** INFORMATION follows **
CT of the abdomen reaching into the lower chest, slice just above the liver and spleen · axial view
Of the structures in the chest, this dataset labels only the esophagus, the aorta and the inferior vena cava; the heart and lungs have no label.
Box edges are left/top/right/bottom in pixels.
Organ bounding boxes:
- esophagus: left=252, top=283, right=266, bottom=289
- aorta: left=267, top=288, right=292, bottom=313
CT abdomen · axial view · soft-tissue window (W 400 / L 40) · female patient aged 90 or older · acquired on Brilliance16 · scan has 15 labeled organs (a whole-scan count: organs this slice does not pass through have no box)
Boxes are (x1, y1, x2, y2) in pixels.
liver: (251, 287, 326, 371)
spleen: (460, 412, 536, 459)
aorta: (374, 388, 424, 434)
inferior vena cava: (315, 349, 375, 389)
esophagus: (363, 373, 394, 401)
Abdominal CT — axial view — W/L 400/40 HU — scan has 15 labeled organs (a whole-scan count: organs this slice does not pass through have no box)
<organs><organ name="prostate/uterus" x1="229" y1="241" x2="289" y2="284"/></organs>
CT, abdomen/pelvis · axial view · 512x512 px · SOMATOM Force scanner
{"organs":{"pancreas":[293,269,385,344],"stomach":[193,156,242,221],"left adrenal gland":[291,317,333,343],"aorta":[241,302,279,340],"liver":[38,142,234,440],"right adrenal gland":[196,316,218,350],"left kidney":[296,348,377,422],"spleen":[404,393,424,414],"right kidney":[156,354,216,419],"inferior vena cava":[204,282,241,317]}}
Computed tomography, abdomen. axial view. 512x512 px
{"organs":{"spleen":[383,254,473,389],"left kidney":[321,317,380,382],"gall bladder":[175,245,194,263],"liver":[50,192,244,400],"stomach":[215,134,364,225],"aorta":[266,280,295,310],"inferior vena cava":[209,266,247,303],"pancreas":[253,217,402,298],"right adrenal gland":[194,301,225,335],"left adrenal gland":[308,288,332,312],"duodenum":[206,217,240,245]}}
** End of INFORMATION **
** INFORMATION follows **
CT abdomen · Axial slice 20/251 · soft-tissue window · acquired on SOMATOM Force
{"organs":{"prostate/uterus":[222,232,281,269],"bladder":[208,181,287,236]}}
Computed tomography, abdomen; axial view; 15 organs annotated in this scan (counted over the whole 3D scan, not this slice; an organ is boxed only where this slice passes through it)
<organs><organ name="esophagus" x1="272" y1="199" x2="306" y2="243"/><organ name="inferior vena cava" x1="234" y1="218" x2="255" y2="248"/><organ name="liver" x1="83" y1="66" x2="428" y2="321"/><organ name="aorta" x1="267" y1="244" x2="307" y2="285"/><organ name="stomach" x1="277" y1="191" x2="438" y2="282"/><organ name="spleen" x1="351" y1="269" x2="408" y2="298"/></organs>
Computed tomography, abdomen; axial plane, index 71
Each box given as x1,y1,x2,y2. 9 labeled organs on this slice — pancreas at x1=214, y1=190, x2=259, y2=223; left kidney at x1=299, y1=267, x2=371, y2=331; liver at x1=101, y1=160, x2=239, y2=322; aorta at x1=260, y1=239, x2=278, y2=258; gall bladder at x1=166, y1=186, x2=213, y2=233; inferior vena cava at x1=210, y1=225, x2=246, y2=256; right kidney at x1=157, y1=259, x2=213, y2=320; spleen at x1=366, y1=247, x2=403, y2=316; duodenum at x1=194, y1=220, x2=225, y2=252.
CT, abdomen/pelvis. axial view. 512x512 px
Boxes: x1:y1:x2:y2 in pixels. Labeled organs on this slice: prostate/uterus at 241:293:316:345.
** End of INFORMATION **
Which lines in the material above include the string "bottom"? Pull them out.

Box edges are left/top/right/bottom in pixels.
- esophagus: left=252, top=283, right=266, bottom=289
- aorta: left=267, top=288, right=292, bottom=313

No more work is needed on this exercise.